A real pain in the ___

I have been really stressed out lately. I mean, REALLY stressed. There was a huge fundraiser for work that I was in charge of, my new supervisor started a just a few weeks ago, I am in two weddings this summer where I am planning showers and bachelorette parties, and the list goes on and on with my biggest stresses being work related. So, my wonderful mother, recognizing that I was going a little crazy offered to pay for a massage for me. Hooray!

I went on Thursday to get my massage from a local spa and it was amazing. But there was one weird thing...

When the masseuse got to massaging my butt area I felt a very sharp pain. Ouch! I had never felt anything like this before. I said, "Wow, that hurts! What could I have done to strain my muscle that way?" The masseuse said that that area is a place where some people store stress about money or job performance. Well, I don't know much about how stress is stored but with everything going on at work right now you bet I've been stressed about performance! It made sense to me.

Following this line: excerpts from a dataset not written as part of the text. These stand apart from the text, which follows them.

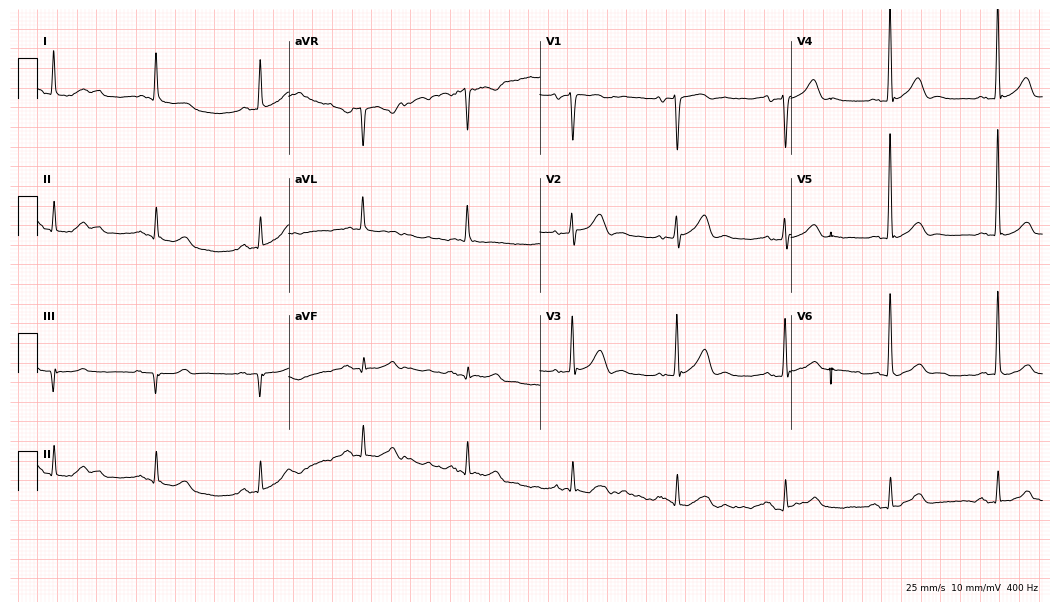
12-lead ECG from a male patient, 72 years old. Labelled as a normal ECG.
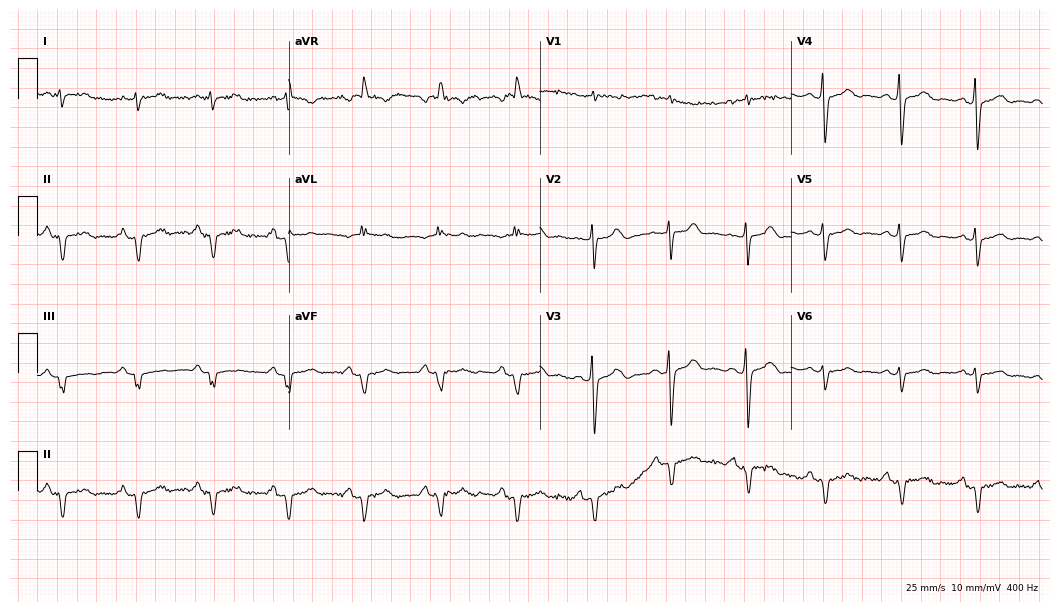
Resting 12-lead electrocardiogram. Patient: a man, 64 years old. None of these six findings is recorded: first-degree AV block, right bundle branch block (RBBB), left bundle branch block (LBBB), sinus bradycardia, atrial fibrillation (AF), sinus tachycardia. Other findings, if any, are not listed.
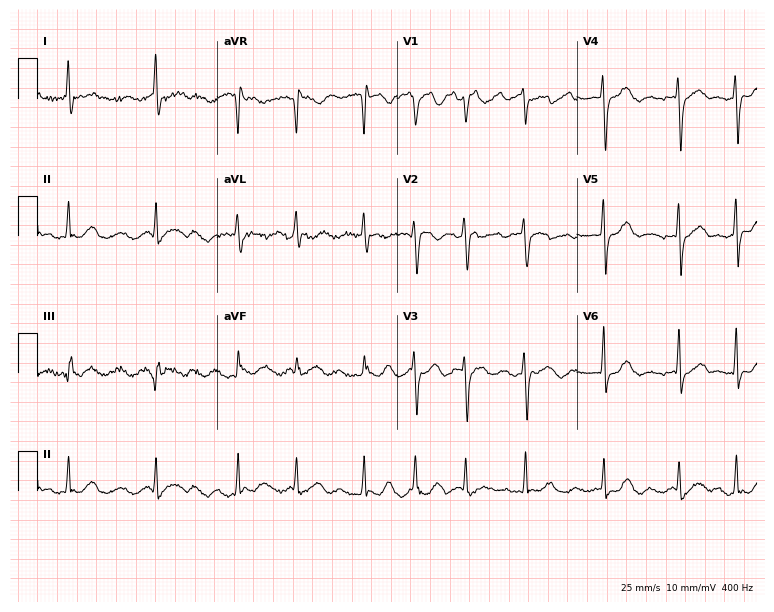
12-lead ECG from a 74-year-old female (7.3-second recording at 400 Hz). No first-degree AV block, right bundle branch block, left bundle branch block, sinus bradycardia, atrial fibrillation or sinus tachycardia recorded for this tracing.
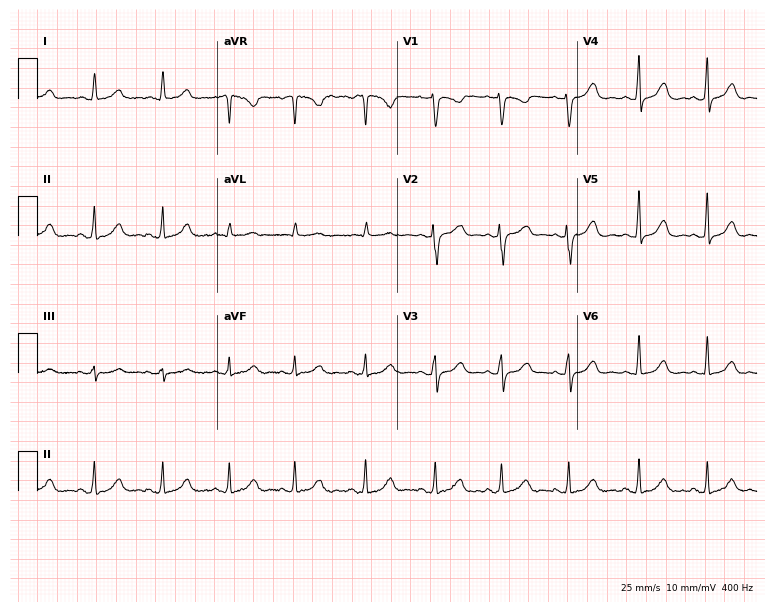
Standard 12-lead ECG recorded from a female patient, 47 years old (7.3-second recording at 400 Hz). Read as a normal ECG.

Who knew! I can now officially say that work has caused a literal pain in my @$$. Go figure.

Tuesday, March 16, 2010

I'm trying...

23Whatever you do, work at it with all your heart, as working for the Lord, not for men, 24since you know that you will receive an inheritance from the Lord as a reward. It is the Lord Christ you are serving.

Colossians 3:23-24


So true, yet so very, very difficult. I have been struggling with this a lot lately. I am a perfectionist. I am controlling. I want to be the best at everything I attempt and I want to attempt everything. I have a need to know about everything going on so that I can contribute what I can to make whatever it is as successful as possible. I am passionate, competitive and take hits personally. I am human, I am a sinner and I am flawed.

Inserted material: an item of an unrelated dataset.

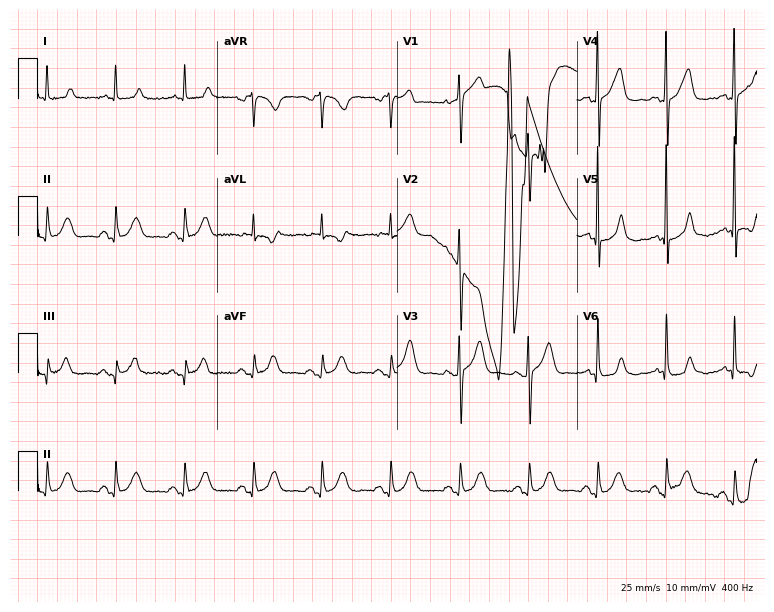
Electrocardiogram, a female, 81 years old. Of the six screened findings (first-degree AV block, right bundle branch block (RBBB), left bundle branch block (LBBB), sinus bradycardia, atrial fibrillation (AF), sinus tachycardia), none is recorded. Other findings, if any, are not listed.
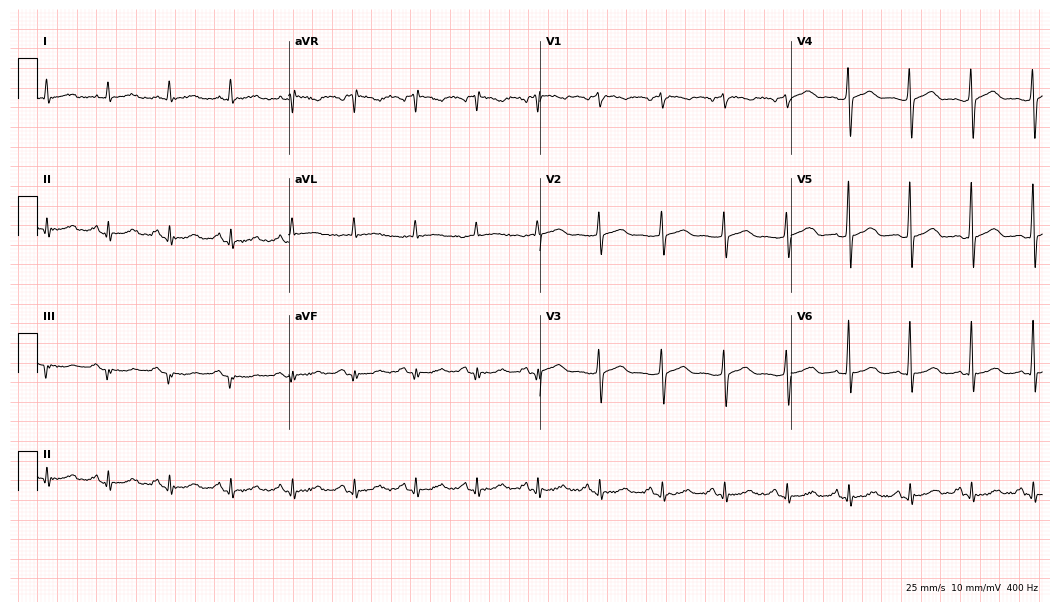
ECG — a 69-year-old man. Labelled as a normal ECG.

But I'm trying to be better.

There's a lot more I could say about this and many an example I could tell you about, but I don't think I will. Maybe this is just something to ponder for a while. Maybe this is something to remember when I get frustrated. All I know is that I need to be better at leaving things to God, not taking things personally and remembering that I serve God, not men.

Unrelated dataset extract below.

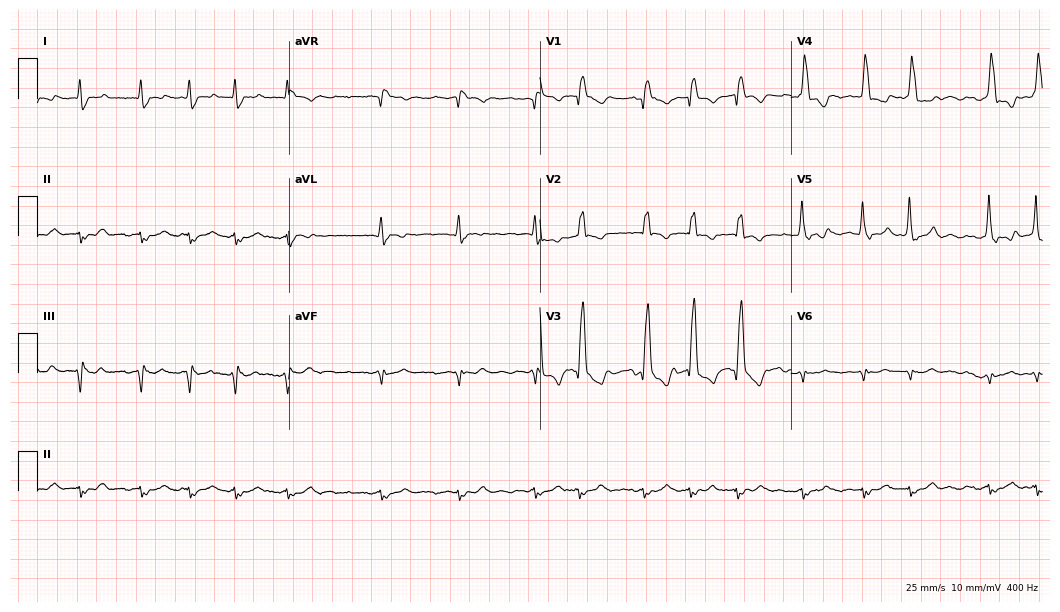
Standard 12-lead ECG recorded from a male, 80 years old (10.2-second recording at 400 Hz). The tracing shows right bundle branch block, atrial fibrillation.
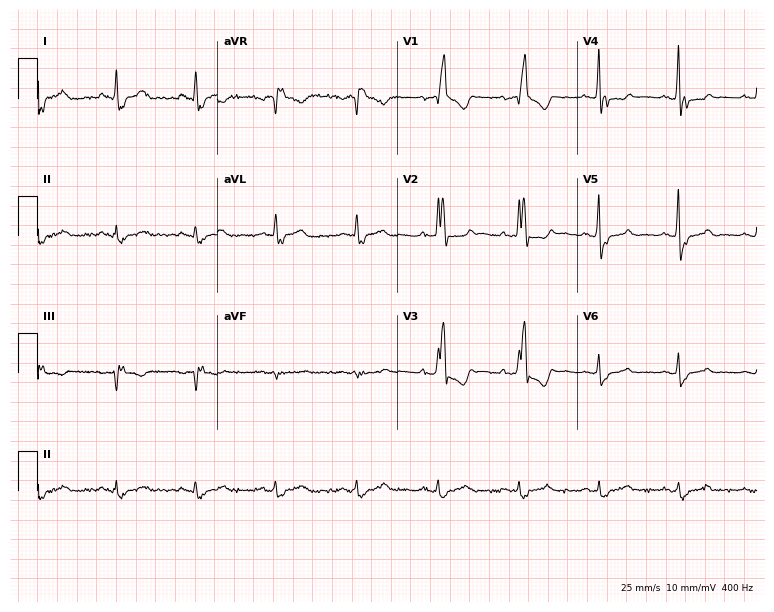
Resting 12-lead electrocardiogram (7.3-second recording at 400 Hz). Patient: an 80-year-old male. The tracing shows right bundle branch block.

If anyone out there has found a way to do this without going crazy, let's talk. I'm up for guidance, wisdom, humbleness and learning. Please, God, work through me now - I need it.

Thursday, March 11, 2010

Quilting

There's a huge fundraiser (that I am in charge of planning) for the nonprofit I work at on Saturday and one of our board members donated three quilt tops for the silent auction. The quilt tops are very nice, but are just the tops and need to be finished. I thought that auctioning off three essentially unfinished projects might not sell that well so I worked quickly to come up with a solution.

I went to a local quilt shop to purchase the supplies needed to finish the quilts so that they might sell better at the auction. I had met the owner of the quilt shop before and she is such a nice woman. I explained to her my situation and asked what I would need to buy to finish the projects. After some measurements, puzzled looks and more measurements she determined the sizes of the quilts and started in on telling me what was needed to finish them.

Wow! I never knew there was so much involved in quilting! I heard about everything from different types of fabric and patterns to batting, backing fabric and sewing styles. I have since determined that quilting is too intricate and time consuming for me. There are many things I am good at and now I'm pretty certain that quilting will never be one of them. I do, however, have a new appreciation for quilts and the people who are talented enough to make them.

After an hour of learning, picking out backing fabric and admiring the example quilts around the store, I left with everything I needed to finish the quits. Let me just say, those three "quilt making kits" will be great for those creative types to bid on at the silent auction... just not for me!